Wipeout Pure received positive reviews upon release. It holds an aggregate score of 88% from Metacritic based on 53 reviews.

The graphics were the most praised aspect of the game. Ryan Davis of GameSpot said that the visuals were "gorgeous" and breathtaking to look at, both in ship designs and details of the tracks. Davis noted that the game never remains at a "solid" 60 frames per second, which can cause occasional fluctuation. A reviewer of GamePro similarly praised the visuals as breathtaking, stating that the "beautiful" panoramic scenery defied the notion of usual graphics displayed on a handheld console. Ryan O'Donnell of IGN considered the graphics to be the strongest aspect of the game, saying that its courses, weapon detail and ship designs were "beautiful", but he found that occasional framerate issues kept it from "perfection". Daniel Chang of GameSpy opined that the visuals were "well-crafted as any video game or feature film". John Davison of 1UP stated that both the game's presentation and graphics were stunning and "absolutely beautiful". A reviewer from Edge similarly praised the aesthetics as "beautiful" and dynamic. Andy Kelly of GamesRadar stated that the visuals were well-designed, although he noticed some frame rate drops.

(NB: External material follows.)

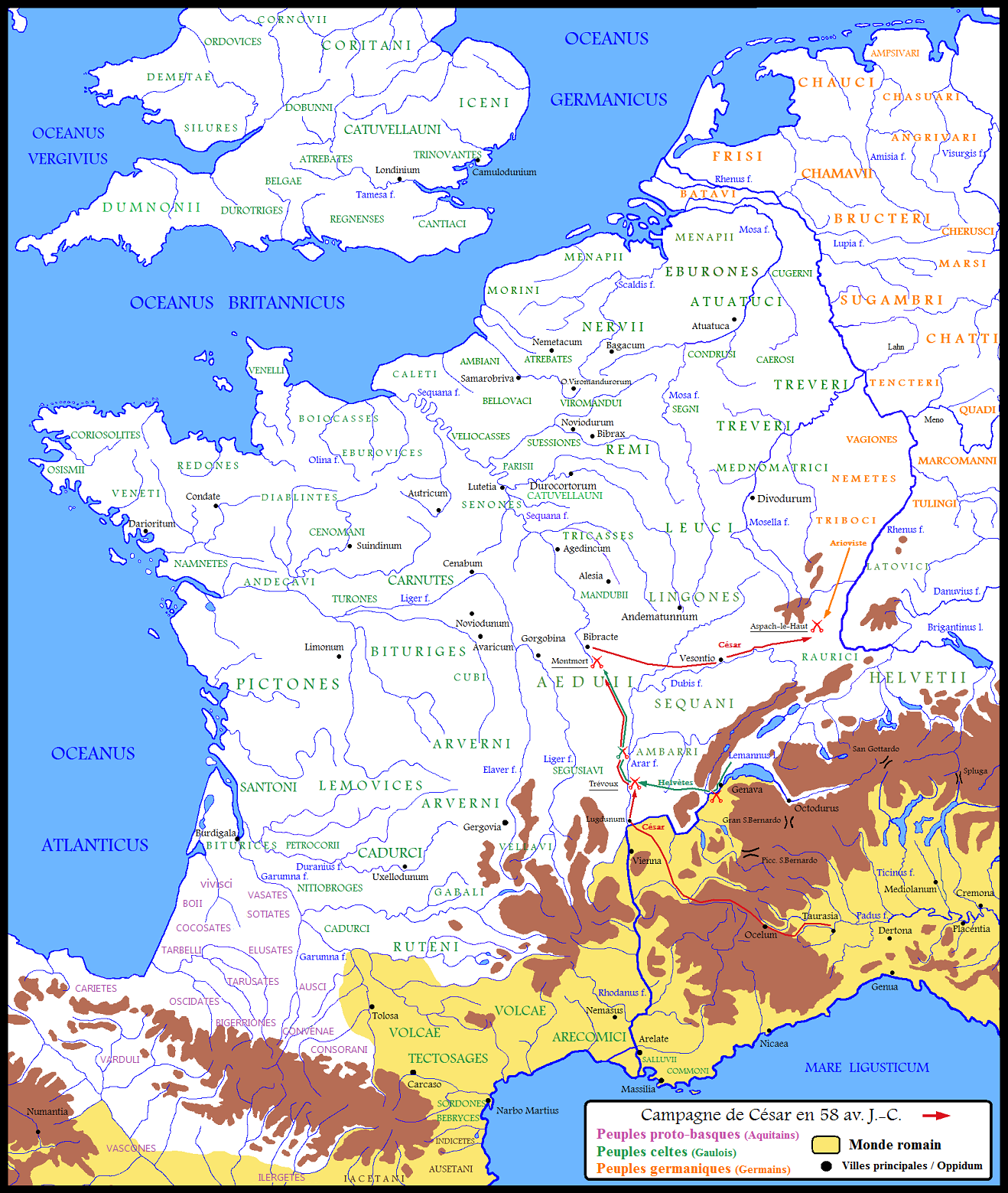 La Gaule en 58 av. J.-C. / Première année de campagne de César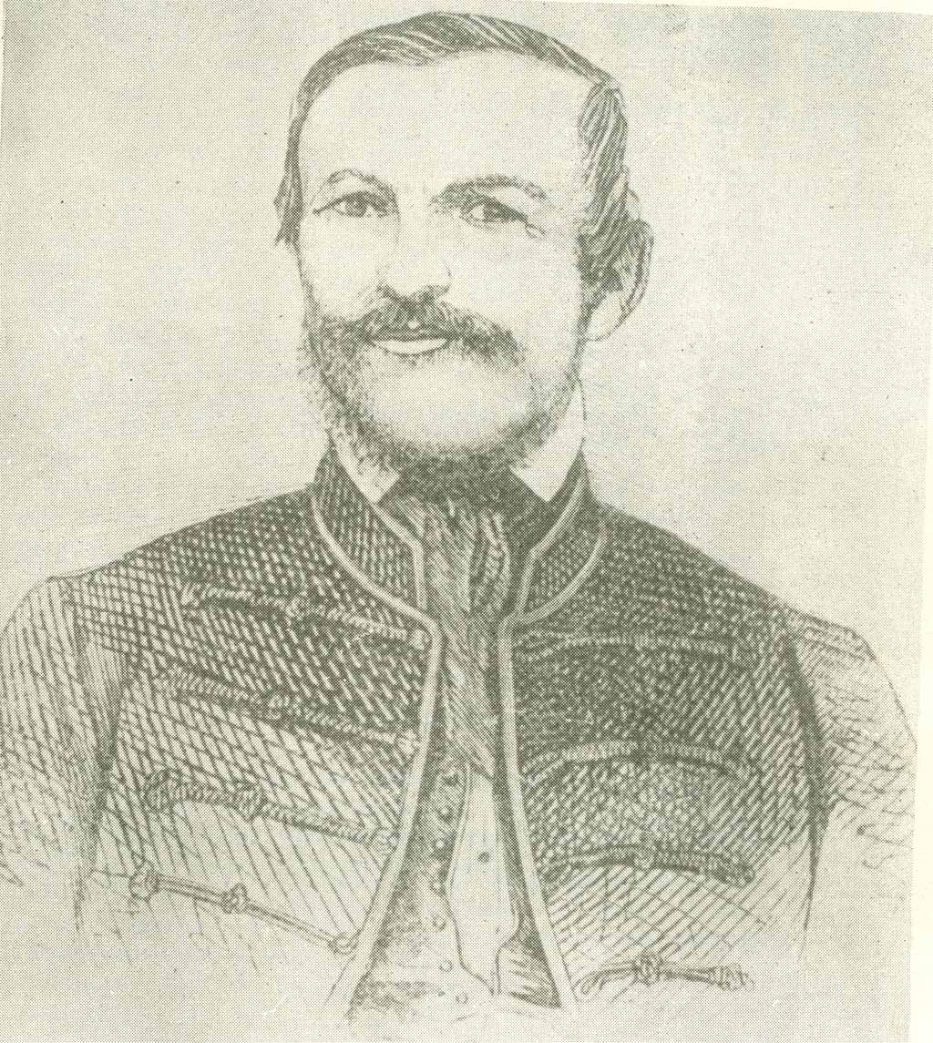 Montedegoi Albert Ferenc

Critics also viewed various aspects of the gameplay favourably. Davis said that the high-speed gameplay was "incredibly engaging" and artistic on both a visual and technical level. A reviewer of GamePro enjoyed the idea of using different ships in races and also praised the game's online multiplayer, stating that it "adds a whole new dynamic to the game". O'Donnell cited the developer's intention of blending ultra-fast gameplay as "clever". In addition, O'Donnell acknowledged that Studio Liverpool "learned from their mistakes" from the poor gameplay of its predecessor, Wipeout Fusion, and created what O'Donnell considered as "the most polished futuristic racer to ever hit the market". Chang similarly opined that the previous installment was "obtuse" and did not present a positive experience to the Wipeout franchise, although he agreed that Wipeout Pure resulted in becoming an "extremely polished" and playable futuristic racing game, further adding that the developers trimmed off elements that were considered ineffective in previous games. A reviewer of Edge praised the game's different modes as dynamic and vicious, stating that the game delivers an "absolute" sense of control. Kelly considered the online multiplayer "superbly executed" and the large amount of weapons in the game well-designed.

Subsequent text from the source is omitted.